How to Do Well in College Level English Courses

Robyn Hyde
Many of my students are literally shaking on their first day of college English. They're terrified and afraid that they will make fools of themselves and hurt their GPAs by not getting a good grade. Fortunately, there are many things they can do to ensure that they will do well in their first college English class. Though none of these techniques guarantees an A, they will certainly make the student do better than he or she would have done without them.

1. Ask for a rubric. When the professor makes an assignment, ask if he or she has a rubric they can give you. A rubric is a detailed description of how the paper will be graded, and will often indicate what percentage of a paper's grade is based on grammar, what percentage is based on logic, what percentage on research, etc. If the teacher gives you a rubric, pay close attention to it because it will tell you what the professor values and how he or she will be grading you.

2. Know specifically what it takes to get an A. My brother-in-law and his classmates once struggled through an entire semester of being unable to get As on any of their English papers. During the last week of the semester one of the students finally asked the professor, "What does it take to get an A on a paper?" The professor immediately replied, "An A paper is ten pages or longer." As unreasonable as this rule is, if one of the students had simply asked what it took to get an A earlier in the course, they could all have been getting As.

3. Attend the writing center. Most universities have free writing centers at which students can get feedback on all aspects of their papers, from their ideas to their research to their grammar. Taking advantage of these programs can make an enormous difference in a student's performance. In the first class I taught, I had a student whose writing was so bad that I feared he wouldn't even pass the course. He made a standing weekly appointment with the writing center and by the end of the class, he had the second-highest grade in the course.

4. Visit the professor during office hours. The purpose of these visits is not to suck up or to "bond," but rather to ask specific questions about your paper. Showing up at your professor's office to ask for advice serves three purposes. First, getting the professor's advice will make your paper better and therefore result in a higher grade. Second, if the professor knows that you have sought his or her advice and can tell that you've tried to incorporate it, he or she is likely to give you a higher grade, even if you didn't quite succeed at what he or she told you to do. Finally, seeking the professor's advice early in the writing process shows him or her that you are serious about doing well, and when they are assigning final course grades, that perception can result in a higher grade.

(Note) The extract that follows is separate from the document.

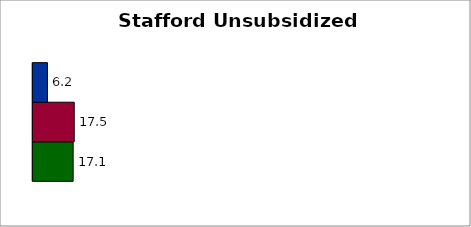
| Category | State | SREB states | 50 states and D.C. |
|---|---|---|---|
| 0 | 17.064 | 17.526 | 6.201 |

5. Participate in class. Active class participation shows the professor that you have been reading the material and that you are serious about getting a good grade. Most professors reserve the right to "bump" grades up if they feel that the student deserves it, and at the end of the semester that participation bump can move you from a B to a B+ or from an A- to an A.

6. Ask for extensions if you need them. It is far better to explain your circumstances to the professor and ask for an extension than to not turn work in, turn it in late, or plagiarize a paper out of desperation.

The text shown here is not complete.